Meditation.csv – contains eSense Meditation ranging from 0 to 100, measuring the relaxedness of a user. For their interpretation, use the same ranges and the meanings as those for the attention values.
4.
Polar_HR.csv - contains heart rates measured with ECG sensors during debates.

e4_data.tar.gz

contains subdirectories for each participant (except P2, P3, P6, and P7), which may contain up to six files as the following:

1.
E4_ACC.csv – measurements from a 3-axis accelerometer sampled at 32Hz in the range [−2g, 2g] under columns x, y, and z. Multiply raw numbers by 1/64 to convert them into units of g (i.e., a raw value of 64 is equivalent to 1g).
2.
E4_BVP.csv – PPG measurements sampled at 64Hz.
3.
E4_EDA.csv – EDA sensor readings in units of μS, sampled at 4Hz.
4.
E4_HR.csv – the average heart rates calculated in 10-second windows. The values are derived from the BVP measurements, and the values are entered at the frequency of 1Hz. The first 10 seconds of data after the beginning of a recording is not included as the derivation algorithm requires the initial 10 seconds of data to produce the first value.
5.
E4_IBI.csv – IBI measurements in milliseconds computed from the BVP. From a second row onwards, one row is separated from the previous row with an amount equal to a distance between two peaks (i.e., t_i+1 − t_i = IBI_i). Note that HR in terms of BPM can be derived from IBI by taking 60/IBI * 1000).
6.
E4_TEMP.csv – a body temperature measured in the Celsius scale at the frequency of 4Hz.

Note that E4 data entries for P29, P30, P31, and P32 are entered with each row designated with either one of two unique device_serial values.

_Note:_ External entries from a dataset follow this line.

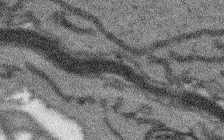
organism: Arabidopsis thaliana
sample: Root tip
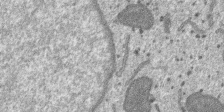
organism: Human
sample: Lung epithelial cells infected with SARS-CoV-2
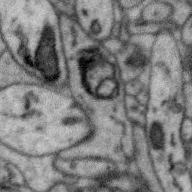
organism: Zebra finch
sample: Brain
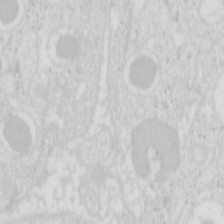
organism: Mouse
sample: Pancreas
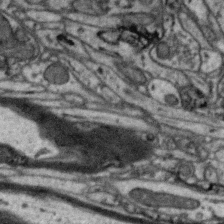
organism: Zebra finch
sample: Brain
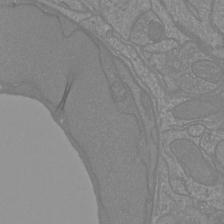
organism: Mouse
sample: Cortical neurons
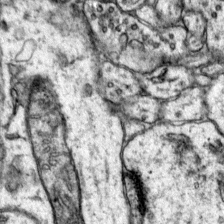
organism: Mouse
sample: Primary visual cortex
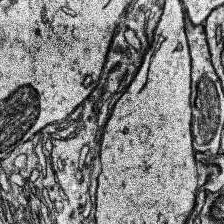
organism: Human
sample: Temporal Lobe
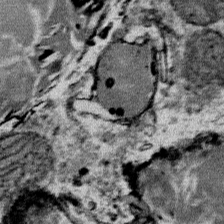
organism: Mouse
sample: Mouse Salivary gland
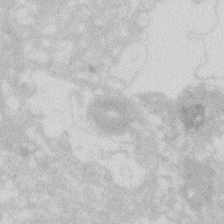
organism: Zebrafish
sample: Macrophage
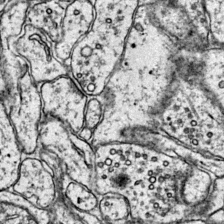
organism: Mouse
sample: Primary visual cortex
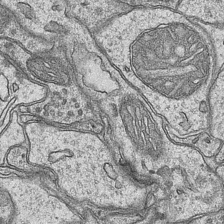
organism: Mouse
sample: CA1 Hippocampus
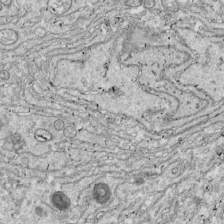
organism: Drosophila
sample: Cell division; meiosis; drosophila spermatocytes
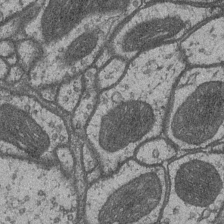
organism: Drosophila
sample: Optic medulla
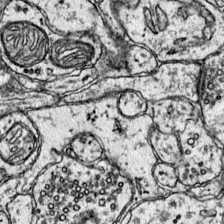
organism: Mouse
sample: Primary visual cortex
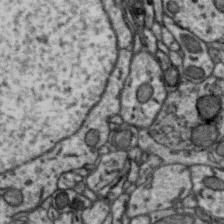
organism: Zebra finch
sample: Brain
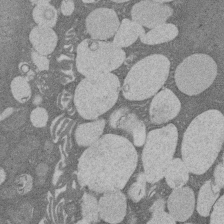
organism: Rat
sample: Salivary granule
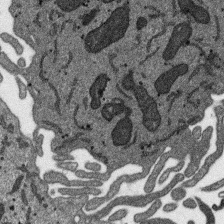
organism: Human
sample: Lung epithelial cells infected with SARS-CoV-2
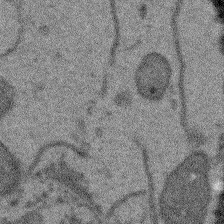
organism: Arabidopsis thaliana
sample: Root tip
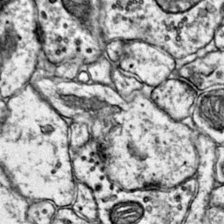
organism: Mouse
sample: Primary visual cortex
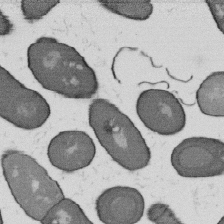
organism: B. subtilis
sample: Bacterial spore
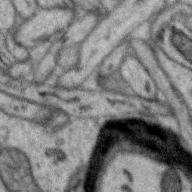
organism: Zebra finch
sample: Brain
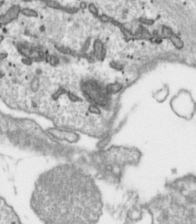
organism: Toxoplasma gondii
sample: Parasites in a vacuole inside a host cell
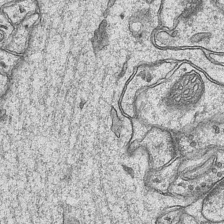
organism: Mouse
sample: CA1 Hippocampus
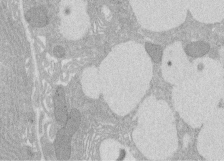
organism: Rat
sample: Salivary granule
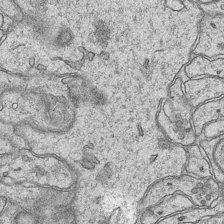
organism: Mouse
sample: CA1 Hippocampus
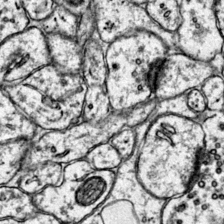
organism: Mouse
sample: Primary visual cortex
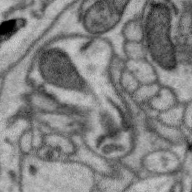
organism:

It is necessary that the dataset users only use rows corresponding to a single device_serial. We further recommend using rows with the following device_serial values:

P29, P31 – A013E1 for all files, except A01525 for IBI.
P30, P32 – A01A3A for all files.

emotion_annotations.tar.gz

includes four subdirectories as listed below, which each contain annotations for participant emotions during debates at intervals of every 5 seconds, acquired from three distinct perspectives:

1.
self_annotations – annotations of participant emotions by participants themselves.
2.
partner_annotations – annotations of participant emotions by respective debate partners.
3.
external_annotations – annotations of participant emotions by five external raters. Files follow the naming convention of P<X>.R<Z>.csv, where <X> is a participant ID, and <Z> is a rater number.
4.
aggregated_external_annotations – contains external rater annotations aggregated across five raters via majority voting. Refer to Code Availability section for the Python code implementing the majority vote aggregation.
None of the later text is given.